I am investigating various methods for adaptive-step integration of stochastic differential equations and trying to implement them. All of the papers that I've seen (e.g. H. Lamba, J. Comp. App. Math. 161(2), 417–430 (2003)) mention in some form that one has to always preserve the sampled values of the Wiener process. In other words, if some steps were rejected, one still has to go through all the sampled values that are located later in time.
For example, suppose that you are at time $t_0$ and tried to step to $t_1$, sampling the Wiener increment $dW_1$ for that. The step turned out to have an unacceptable error and was rejected. Now you try to make a step to $t_2 < t_1$. The proper procedure, it appears, is to sample an intermediate increment $dW_2$ for the step from $t_0$ to $t_2$ based on $dW_1$ (the exact formula is not important here), and take the increment for the step from $t_2$ to $t_1$ to be $dW_1 - dW_2$.
Now suppose that this step was rejected as well.
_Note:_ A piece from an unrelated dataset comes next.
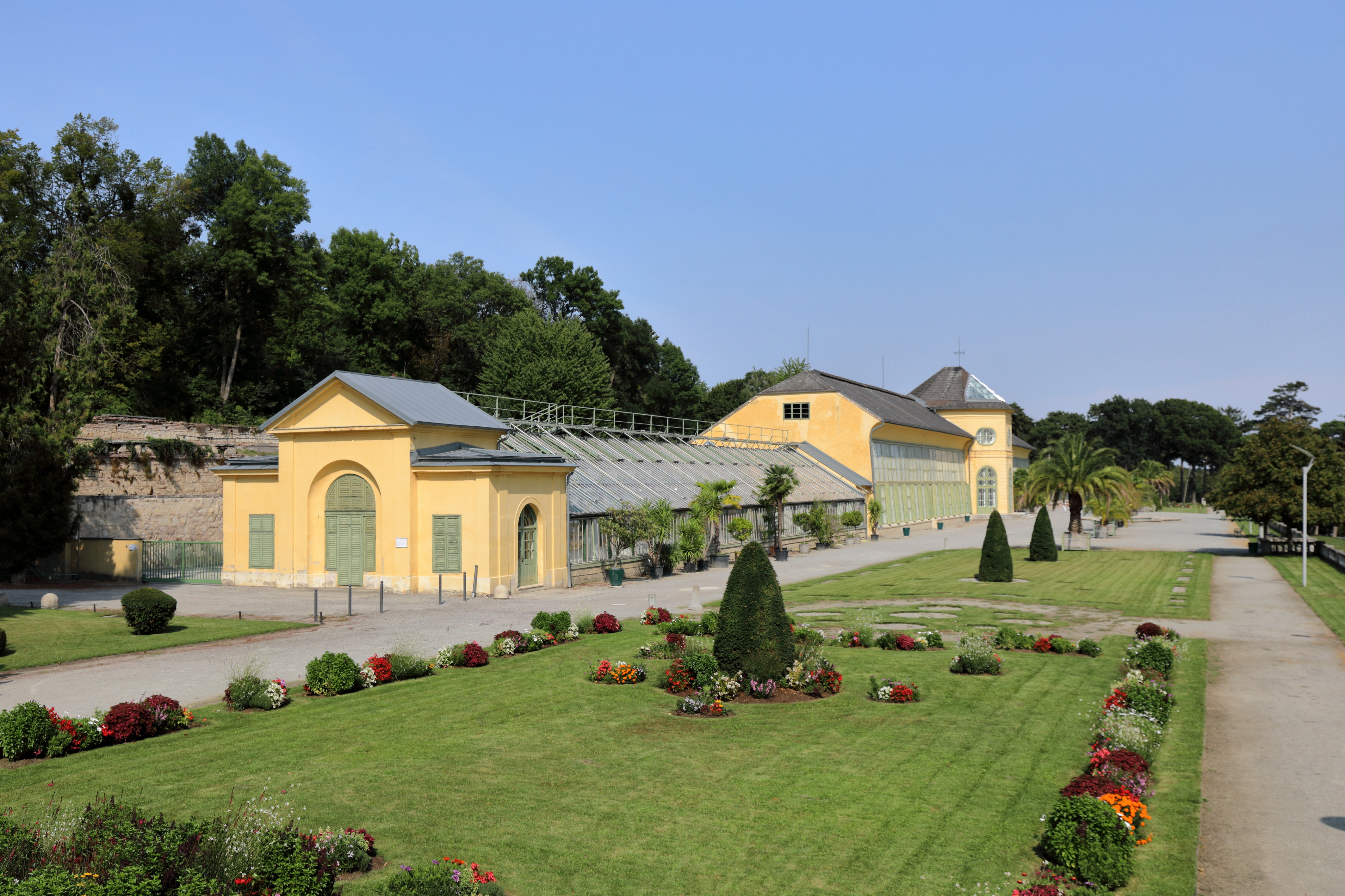 Die Orangerie im Schlosspark der burgenländischen Hauptstadt Eisenstadt. Ihre heutige Gestalt erhielt sie Ende des 19. Jahrhunderts, als der Mittelpavillon für eine Palme aufgestockt wurde.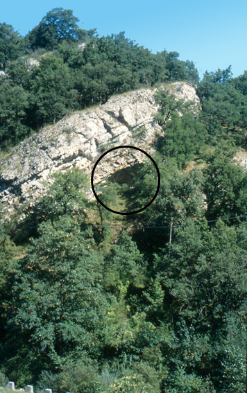 Yacimiento arqueoógico

Repeating the procedure above, you now have three increments, $dW_3$, $dW_2 - dW_3$ and $dW_1 - dW_2$ for the steps from $t_0$ to $t_3$, then to $t_2$ and then to $t_1$.
This part I have not seen explained, although it seems that all the authors imply that if your step to $t_3$ succeeds, your next step must not go past $t_2$ and should use the sampled increment $dW_2$ for that part. If you follow that logic, in the implementation of the integrator you will have to maintain a dynamic list of sampled increments, which increases the memory footprint (in an unpredictable way, too). This supposedly avoids bias in the sampled Wiener process. Let's call it approach A.
I tried to replace it with a simpler logic, where only the furthest sample in time ($dW_1$) is preserved. This way, in the situation above, after you sample $dW_3$, you forget $dW_2$, and for your next step the sampled increment only depends on $dW_1$. Let's call it approach B.
Sorry for the long explanation, now to my question. Supposedly my simplified logic should introduce bias in the solutions. The problem is that I haven't been able to detect it in any of the tests that I tried. Do you have any ideas of how to design a test that will be able to distinguish approach A from approach B?